A, Trajectory analysis of Bmi1+ marked cells at 3 or 66–70 days after Tam activation of the Bmi1 marker, annotated with individual cell types: red arrows/numbers denote branch points analyzed. Cell types identified are stem cells, Replicating cells (R1, R2), Dividing cells (Div), multiple enterocyte populations (EC), Goblet, Enteroendocrine cells (EE1, EE2), Tuft and Paneth cells. B and C, Cell type distribution at branch points “1” and “2” (red arrows in A), D,Ascl2 expression per cell at branch point 2. For each of the four diet-timepoint groups analyzed in A–D,N = 2 mice per group.

Figure 6.

NWD1 reprogramming and adaptation of cells: A, number of differentially expressed genes (>50% and P = 0.01) in Bmi1 cell clusters of Supplementary Fig. S6B. B, Heatmap of genes differentially expressed by diet in EC7 cells and cell pathways enriched (GSEA) as a function of diet in Bmi1+ EC7 cells longer term after marking of Bmi1+ cells (statistical analysis in text). C, Fraction of cells in each cluster expressing CD74. D, CD74 expression per cell, in each cell cluster as a function of diet and time after marking of Bmi1+ cells.
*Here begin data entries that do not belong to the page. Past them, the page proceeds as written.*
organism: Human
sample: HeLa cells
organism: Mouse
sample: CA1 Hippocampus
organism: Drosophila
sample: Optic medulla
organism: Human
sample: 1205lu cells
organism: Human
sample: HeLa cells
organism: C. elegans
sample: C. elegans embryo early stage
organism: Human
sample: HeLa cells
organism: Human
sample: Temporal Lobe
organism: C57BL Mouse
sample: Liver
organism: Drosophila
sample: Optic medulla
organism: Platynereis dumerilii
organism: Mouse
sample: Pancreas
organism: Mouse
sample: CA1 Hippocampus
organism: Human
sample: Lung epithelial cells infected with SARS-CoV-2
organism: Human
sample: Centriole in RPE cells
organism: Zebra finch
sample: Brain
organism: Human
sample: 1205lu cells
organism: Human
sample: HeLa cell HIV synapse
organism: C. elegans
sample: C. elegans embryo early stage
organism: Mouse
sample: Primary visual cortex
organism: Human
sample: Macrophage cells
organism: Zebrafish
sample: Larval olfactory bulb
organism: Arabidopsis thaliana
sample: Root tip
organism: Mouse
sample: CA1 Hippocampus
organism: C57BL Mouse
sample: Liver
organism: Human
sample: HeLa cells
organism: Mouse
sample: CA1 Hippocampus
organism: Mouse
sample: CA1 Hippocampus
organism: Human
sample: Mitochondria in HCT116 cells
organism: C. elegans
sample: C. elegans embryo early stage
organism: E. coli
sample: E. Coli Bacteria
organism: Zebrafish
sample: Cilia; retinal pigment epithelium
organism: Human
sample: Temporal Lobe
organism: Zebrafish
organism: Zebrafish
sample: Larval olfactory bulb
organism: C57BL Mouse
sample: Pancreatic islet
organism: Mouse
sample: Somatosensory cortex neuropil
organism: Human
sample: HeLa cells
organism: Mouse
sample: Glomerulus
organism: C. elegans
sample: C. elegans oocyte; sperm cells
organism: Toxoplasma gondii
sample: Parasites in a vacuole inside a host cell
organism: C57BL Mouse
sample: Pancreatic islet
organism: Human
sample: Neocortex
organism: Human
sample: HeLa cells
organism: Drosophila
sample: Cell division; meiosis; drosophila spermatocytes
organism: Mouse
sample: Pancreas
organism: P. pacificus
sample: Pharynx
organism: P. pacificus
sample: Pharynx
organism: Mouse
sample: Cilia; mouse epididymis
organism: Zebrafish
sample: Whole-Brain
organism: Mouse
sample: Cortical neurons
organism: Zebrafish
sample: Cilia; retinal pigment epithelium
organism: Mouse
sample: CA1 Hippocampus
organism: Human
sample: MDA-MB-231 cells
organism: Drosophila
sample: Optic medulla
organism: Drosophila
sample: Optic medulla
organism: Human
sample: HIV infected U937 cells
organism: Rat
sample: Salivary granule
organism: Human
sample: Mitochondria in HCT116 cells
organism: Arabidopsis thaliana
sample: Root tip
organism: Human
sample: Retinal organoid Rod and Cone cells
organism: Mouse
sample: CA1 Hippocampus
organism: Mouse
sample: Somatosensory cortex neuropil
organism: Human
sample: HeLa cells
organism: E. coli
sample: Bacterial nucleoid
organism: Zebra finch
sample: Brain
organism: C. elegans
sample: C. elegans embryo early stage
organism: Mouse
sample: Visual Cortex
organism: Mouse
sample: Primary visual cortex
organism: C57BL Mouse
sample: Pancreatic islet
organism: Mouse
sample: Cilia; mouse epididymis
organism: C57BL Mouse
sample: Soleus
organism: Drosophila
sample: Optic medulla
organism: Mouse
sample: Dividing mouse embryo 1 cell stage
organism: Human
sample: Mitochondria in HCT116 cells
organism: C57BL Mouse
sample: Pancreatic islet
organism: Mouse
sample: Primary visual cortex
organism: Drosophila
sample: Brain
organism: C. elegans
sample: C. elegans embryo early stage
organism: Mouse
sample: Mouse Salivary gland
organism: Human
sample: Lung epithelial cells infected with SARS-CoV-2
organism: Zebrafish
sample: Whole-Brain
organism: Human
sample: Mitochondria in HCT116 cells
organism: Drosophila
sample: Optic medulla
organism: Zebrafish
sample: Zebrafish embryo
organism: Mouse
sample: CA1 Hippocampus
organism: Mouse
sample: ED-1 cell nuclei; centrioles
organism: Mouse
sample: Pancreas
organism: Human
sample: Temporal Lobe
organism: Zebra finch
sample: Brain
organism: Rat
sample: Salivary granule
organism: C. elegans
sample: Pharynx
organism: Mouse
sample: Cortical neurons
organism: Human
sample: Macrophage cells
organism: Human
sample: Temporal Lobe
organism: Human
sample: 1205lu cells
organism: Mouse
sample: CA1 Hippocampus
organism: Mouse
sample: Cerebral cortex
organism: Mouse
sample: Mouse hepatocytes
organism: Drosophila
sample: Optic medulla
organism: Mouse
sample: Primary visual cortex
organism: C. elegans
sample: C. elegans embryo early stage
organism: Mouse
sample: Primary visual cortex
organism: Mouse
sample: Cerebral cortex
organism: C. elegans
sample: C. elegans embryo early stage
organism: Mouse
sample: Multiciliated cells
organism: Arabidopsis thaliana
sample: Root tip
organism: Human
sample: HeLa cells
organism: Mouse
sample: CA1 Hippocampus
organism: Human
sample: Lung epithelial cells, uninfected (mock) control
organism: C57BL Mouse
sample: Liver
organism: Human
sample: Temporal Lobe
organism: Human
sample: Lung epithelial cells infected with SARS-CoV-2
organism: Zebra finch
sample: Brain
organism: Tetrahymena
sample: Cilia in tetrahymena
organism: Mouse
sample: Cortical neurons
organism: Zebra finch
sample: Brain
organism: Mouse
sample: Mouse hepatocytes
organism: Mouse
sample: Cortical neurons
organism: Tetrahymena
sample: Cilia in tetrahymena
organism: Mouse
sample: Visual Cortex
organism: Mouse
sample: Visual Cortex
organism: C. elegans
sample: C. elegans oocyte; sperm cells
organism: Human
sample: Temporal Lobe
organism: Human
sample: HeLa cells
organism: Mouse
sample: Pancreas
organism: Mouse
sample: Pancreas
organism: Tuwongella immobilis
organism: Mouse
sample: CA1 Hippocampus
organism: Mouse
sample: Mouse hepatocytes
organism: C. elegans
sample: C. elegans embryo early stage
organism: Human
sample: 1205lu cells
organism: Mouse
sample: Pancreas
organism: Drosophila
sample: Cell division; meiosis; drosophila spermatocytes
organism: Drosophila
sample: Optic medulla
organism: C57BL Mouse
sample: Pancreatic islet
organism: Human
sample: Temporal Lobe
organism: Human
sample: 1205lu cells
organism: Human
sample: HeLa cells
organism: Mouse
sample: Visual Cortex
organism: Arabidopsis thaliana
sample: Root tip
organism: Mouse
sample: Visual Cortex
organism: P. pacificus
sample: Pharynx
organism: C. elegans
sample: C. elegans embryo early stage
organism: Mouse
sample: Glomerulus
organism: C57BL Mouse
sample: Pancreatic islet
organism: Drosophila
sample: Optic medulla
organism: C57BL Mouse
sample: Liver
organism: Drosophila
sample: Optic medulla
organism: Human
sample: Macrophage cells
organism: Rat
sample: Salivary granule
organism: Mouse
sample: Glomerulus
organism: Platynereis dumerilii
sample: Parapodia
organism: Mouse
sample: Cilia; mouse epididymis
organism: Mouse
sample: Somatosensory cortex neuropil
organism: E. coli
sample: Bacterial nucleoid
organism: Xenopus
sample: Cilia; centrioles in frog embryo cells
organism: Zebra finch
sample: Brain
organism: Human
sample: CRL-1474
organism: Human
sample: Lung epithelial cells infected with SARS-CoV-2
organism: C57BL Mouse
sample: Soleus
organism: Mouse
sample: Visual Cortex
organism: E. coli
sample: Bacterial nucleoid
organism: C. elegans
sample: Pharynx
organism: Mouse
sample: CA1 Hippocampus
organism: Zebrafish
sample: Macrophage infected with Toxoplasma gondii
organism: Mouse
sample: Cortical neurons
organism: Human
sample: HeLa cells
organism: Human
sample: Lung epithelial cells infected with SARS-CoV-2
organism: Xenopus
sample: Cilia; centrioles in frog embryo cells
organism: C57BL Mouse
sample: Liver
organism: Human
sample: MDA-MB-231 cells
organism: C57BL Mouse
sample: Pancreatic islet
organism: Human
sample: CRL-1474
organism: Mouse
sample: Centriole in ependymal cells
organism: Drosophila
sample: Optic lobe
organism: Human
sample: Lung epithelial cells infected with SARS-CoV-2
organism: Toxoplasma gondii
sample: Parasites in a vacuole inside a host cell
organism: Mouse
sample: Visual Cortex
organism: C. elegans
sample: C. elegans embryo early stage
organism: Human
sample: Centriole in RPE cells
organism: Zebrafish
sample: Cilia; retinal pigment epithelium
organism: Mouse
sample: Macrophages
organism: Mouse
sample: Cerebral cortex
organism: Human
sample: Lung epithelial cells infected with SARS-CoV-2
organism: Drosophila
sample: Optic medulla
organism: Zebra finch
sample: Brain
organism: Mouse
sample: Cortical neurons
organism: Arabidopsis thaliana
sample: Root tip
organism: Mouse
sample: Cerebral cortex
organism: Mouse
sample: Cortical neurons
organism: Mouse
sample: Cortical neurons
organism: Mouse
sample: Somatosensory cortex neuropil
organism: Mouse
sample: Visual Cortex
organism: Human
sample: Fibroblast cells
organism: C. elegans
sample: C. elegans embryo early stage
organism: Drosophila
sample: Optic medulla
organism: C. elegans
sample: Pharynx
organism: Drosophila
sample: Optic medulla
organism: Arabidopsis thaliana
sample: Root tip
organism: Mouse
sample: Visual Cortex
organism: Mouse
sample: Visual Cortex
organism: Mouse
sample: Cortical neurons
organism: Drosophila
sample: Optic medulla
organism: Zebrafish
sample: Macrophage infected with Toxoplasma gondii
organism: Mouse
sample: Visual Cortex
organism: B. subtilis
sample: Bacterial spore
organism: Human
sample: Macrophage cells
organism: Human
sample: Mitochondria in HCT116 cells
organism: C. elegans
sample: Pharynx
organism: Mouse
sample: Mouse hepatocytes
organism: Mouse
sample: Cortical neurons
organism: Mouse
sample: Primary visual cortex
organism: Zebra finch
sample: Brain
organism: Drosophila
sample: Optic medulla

E, GSEA for each cell cluster for the fatty acid metabolism pathway in the rapid dietary cross-over experiment (Fig. 3A)—red bars, pathway change in mice fed AIN76A for 3 months, then switched to NWD1 for 4 days before sacrifice; blue bars, the mice then switched back to AIN76A for 4 more days. F, scATAC-seq data for Cyp4a10 in enterocytes. G, scRNA-seq data for Trpv6 Bmi1+ derived cells from AIN and NWD1 fed mice 3 days or 66–70 days after cells were marked (Fig. 4A). H, scATAC-seq data for Trpv6 in enterocytes for mice fed either AIN76A or NWD1 for 4 months from weaning. For each of the diet-time point groups analyzed in A–D, F, and H,N = 2 mice for each diet-time point group; for E,N = 3 mice per group.

Figure 7.

scATAC-seq data, stem cells: A, Clusters from the scATAC-seq data. B, Per cent Stem 1 cells in mice fed AIN76A or NWD1 based on the scATAC-seq data. C, scATAC-seq data for the Ppargc1a gene in the Stem 1 cluster. Box delineates region of diminished peaks in NWD1 compared with AIN76A fed mice, and P denotes the promoter region. D, Boxed region in C expanded, with “a” and “b” denoting areas within this region where peaks in AIN fed mice are substantially diminished in NWD1 fed mice. E, Quantification of reads in regions a and b relative to reads at the promotor for mice fed the different diets; statistical analysis by a Poisson regression on aggregated read counts over all cells per mouse, normalized by coverage per sample in the promoter region of Ppargc1a. E, Mean ± SD. For A–E,N = 2 mice for each dietary group.